Market Sentiment Next Week: Anxious Anticipation for Inflation and Labour Data
Entering the trading week bridging the end of March and the beginning of April 2026, market players will monitor a series of macroeconomic data releases from various regions. This series of data includes inflation indicators, trade activity, and employment conditions.
The actual figures released will be compared with market consensus and projections to gauge the direction of monetary policy from the relevant central banks, both from Bank Indonesia to the Federal Reserve, especially amid the current war dynamics.
The comparison between historical data and future estimates will form the basis for determining asset positions in global equities and commodities instruments that are still experiencing very high volatility.
Expectations for US Job Openings
The US Job Openings and Labor Turnover Survey data for February is scheduled for release on 31 March 2026. In January, the number of job vacancies was recorded at 6.946 million.
For February, market consensus estimates a slight decline to 6.85 million, with a projection of 6.7 million. This projected decline indicates moderation in labour demand from the company side.
In the future, a trend of job openings lower than the pre-pandemic historical average confirms that the US labour market is heading towards a new equilibrium.
This condition can reduce inflationary pressure stemming from wage increases, which in turn can be a consideration for the Federal Reserve in evaluating its restrictive interest rate policy.
Relevance of China’s Manufacturing Sector Performance
From the Asian region, market sentiment also considers the release of the Caixin China General Manufacturing PMI for February, which was announced previously. The index was recorded at 52.1, higher than the market consensus of 51.9 and the estimate of 51.7, and up from January’s achievement of 50.3.
A figure above 50 indicates that the manufacturing sector is still in an expansion phase. In the future, data better than expectations provides an indication of stability in external demand, given that the Caixin survey is dominated by medium-sized export-oriented companies.
Stability in China’s manufacturing sector provides relatively positive sentiment towards global commodity price movements, including metal mining goods often imported by that country’s industrial sector.
Anticipation of Indonesia’s Inflation Data Release
At the domestic level, the Central Statistics Agency will release Indonesia’s inflation data for the March period on 1 April 2026. Based on February data, the annual inflation rate was at 4.76%, the highest since mid-2023.
For the March release, estimates suggest the inflation rate could reach 4.9%. This increase in estimates considers price trends in housing and food components.
In the future, persistent inflation above Bank Indonesia’s target range could limit room for monetary policy easing. This could potentially keep Government Securities yields at competitive levels to stem foreign capital outflows, but on the other hand, it could add burden to issuers sensitive to high interest rates in the domestic stock market.
Forecast for Indonesia’s Trade Balance Performance
Along with inflation data, Indonesia’s trade balance data for February will also be announced on 1 April 2026. In January, the trade surplus was recorded at USD 0.95 billion, down from previous months amid rising imports and declining oil and gas export values.

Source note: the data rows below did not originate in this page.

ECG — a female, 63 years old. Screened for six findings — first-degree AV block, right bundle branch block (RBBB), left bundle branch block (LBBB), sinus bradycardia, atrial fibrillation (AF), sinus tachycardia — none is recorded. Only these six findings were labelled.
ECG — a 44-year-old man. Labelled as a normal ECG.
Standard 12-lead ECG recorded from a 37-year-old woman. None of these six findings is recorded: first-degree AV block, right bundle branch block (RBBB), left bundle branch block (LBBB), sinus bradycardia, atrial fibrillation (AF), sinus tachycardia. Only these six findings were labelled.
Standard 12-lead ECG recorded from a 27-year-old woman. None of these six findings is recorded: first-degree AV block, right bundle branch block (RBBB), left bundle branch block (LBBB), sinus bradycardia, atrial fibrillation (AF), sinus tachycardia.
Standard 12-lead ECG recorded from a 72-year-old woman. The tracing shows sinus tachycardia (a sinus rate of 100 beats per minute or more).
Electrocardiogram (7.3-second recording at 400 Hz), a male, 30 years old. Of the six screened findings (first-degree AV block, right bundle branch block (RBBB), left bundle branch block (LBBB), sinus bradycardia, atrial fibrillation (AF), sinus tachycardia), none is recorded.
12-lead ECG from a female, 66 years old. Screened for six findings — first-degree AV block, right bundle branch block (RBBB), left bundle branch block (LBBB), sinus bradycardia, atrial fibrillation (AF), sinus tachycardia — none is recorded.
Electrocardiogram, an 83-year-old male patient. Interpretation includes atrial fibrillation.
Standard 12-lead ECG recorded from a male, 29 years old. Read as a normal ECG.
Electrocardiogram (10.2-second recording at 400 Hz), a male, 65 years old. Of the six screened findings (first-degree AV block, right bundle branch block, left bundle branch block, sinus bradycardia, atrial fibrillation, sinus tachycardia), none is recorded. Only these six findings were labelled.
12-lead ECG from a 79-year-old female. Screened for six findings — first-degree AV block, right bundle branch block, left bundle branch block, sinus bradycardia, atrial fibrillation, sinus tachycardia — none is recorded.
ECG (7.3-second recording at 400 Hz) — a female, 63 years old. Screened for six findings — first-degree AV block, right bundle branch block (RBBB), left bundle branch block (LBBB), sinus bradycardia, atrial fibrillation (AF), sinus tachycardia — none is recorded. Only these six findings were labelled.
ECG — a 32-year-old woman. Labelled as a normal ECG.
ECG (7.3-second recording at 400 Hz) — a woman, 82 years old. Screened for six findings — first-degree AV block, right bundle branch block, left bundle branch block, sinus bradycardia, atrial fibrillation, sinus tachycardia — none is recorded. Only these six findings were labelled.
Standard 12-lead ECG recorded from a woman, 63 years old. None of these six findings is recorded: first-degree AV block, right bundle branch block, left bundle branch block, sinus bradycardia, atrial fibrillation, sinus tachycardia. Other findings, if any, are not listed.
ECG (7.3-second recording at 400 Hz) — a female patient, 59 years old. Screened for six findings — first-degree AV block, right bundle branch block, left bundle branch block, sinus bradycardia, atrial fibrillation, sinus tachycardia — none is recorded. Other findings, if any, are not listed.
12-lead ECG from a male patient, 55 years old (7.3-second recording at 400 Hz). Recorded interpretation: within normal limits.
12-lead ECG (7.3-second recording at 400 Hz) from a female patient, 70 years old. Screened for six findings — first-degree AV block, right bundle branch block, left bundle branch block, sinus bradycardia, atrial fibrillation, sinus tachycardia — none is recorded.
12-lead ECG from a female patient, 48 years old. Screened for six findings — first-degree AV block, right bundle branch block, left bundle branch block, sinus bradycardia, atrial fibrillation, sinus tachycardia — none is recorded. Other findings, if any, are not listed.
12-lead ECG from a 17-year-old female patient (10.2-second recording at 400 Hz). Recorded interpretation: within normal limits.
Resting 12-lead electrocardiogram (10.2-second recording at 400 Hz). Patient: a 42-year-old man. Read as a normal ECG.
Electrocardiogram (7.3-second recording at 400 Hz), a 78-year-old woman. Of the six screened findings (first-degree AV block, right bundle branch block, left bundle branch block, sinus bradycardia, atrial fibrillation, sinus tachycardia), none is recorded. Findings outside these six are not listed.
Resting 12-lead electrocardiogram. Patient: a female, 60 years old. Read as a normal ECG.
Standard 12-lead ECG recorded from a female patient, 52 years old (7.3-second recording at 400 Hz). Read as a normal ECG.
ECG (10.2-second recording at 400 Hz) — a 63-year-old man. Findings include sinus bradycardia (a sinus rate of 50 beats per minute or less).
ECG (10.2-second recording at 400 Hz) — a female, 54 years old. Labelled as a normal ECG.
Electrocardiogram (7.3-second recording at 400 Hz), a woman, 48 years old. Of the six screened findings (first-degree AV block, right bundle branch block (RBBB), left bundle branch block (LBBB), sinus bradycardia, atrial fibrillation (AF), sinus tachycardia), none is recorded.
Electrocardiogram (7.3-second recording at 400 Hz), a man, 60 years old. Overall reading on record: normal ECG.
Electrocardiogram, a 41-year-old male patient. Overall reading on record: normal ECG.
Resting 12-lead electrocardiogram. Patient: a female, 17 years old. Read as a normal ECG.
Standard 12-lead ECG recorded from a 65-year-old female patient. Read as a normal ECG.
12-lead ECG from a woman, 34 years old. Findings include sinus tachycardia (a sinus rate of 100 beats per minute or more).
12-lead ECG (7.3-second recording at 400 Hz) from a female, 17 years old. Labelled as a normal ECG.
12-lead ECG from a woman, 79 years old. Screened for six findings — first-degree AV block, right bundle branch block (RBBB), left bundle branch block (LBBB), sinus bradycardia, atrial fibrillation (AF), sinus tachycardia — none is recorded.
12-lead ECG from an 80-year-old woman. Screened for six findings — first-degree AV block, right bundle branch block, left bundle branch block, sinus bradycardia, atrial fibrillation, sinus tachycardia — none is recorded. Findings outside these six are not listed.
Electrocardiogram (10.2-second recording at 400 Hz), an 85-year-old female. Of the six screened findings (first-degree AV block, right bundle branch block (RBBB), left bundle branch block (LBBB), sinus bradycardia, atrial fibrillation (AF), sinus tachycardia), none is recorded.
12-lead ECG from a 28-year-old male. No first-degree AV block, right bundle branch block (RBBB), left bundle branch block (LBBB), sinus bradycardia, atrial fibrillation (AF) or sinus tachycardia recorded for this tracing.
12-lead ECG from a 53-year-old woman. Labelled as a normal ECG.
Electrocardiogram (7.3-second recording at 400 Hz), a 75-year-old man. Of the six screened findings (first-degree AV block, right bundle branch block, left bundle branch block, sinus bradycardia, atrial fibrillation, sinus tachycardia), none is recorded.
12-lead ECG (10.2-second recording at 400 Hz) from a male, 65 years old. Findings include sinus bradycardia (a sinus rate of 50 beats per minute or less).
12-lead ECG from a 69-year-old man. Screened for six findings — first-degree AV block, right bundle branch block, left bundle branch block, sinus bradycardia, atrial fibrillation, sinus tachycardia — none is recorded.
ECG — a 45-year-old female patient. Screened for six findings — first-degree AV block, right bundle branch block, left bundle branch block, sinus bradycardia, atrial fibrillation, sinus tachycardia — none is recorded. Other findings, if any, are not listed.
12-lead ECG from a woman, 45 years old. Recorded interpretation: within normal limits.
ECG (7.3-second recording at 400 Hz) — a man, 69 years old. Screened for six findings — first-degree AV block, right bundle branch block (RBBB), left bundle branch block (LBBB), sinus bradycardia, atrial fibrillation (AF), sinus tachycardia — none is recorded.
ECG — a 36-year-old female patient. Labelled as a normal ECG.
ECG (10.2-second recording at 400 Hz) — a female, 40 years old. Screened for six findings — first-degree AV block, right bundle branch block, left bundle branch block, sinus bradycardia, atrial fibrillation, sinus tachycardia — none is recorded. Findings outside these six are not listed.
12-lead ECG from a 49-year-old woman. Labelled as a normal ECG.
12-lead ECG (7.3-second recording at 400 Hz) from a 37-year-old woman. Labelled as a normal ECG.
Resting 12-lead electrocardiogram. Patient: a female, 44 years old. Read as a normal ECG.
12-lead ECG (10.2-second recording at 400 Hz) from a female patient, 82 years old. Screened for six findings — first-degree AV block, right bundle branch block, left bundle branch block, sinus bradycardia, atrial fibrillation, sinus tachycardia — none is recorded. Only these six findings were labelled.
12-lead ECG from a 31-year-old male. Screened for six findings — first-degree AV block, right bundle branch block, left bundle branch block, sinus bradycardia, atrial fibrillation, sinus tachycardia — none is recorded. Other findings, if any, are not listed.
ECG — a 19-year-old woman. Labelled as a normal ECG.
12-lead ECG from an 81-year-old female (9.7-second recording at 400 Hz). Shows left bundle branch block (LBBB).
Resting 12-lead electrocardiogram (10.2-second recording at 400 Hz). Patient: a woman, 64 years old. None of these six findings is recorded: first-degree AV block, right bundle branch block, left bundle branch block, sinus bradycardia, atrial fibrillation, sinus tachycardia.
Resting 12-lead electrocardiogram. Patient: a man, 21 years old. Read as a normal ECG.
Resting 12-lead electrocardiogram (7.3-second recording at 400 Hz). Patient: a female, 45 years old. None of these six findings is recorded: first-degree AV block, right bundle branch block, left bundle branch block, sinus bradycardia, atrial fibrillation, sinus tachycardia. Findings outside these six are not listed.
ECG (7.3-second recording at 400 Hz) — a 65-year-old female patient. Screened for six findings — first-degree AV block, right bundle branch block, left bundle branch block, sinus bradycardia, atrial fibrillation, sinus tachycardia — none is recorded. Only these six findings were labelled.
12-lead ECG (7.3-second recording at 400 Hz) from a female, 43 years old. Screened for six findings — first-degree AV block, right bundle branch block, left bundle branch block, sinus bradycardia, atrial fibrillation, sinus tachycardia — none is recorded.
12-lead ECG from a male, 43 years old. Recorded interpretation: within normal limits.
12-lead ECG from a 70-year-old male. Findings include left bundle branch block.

For February, projections estimate a surplus in the range of USD 1.2 billion. In the future, this moderate widening of the surplus indicates that net export performance still faces challenges from global commodity price dynamics and international trade tariff adjustments.
Nevertheless, consistent surplus achievements are still needed to maintain current account stability and provide support for the Rupiah exchange rate in facing global financial market volatility.
US Manufacturing Sector Indicators
US real sector activity will be measured through the release of ISM Manufacturing PMI data for March on 1 April 2026. The index in February was recorded at 52.4.
For March, market consensus estimates the index at 52.3, while the projection is 52.0. This estimated figure indicates that the manufacturing sector is expected to still expand, but at a slower pace.
In the future, market attention will focus on the sub-index component of prices paid by producers, given that in the previous month there was an increase in cost burdens due to basic material prices and tariffs.
If the headline index falls but the price sub-index remains high, this could indicate tightening company margin efficiency, a sentiment that needs to be considered in the valuation of the US industrial sector equities.
Projections for US Non-Farm Payroll Additions
The main market focus at the end of next week will be on the release of US Non-Farm Payrolls employment data for March, scheduled for 3 April 2026.
February data showed a decline of 92,000 jobs, indicating weakness after downward revisions to previous months’ data. For March, market consensus estimates an addition of 48,000 jobs, with a projection of 50,000.
In the future, if the actual job addition is again below market expectations, this will confirm the trend of macroeconomic weakening.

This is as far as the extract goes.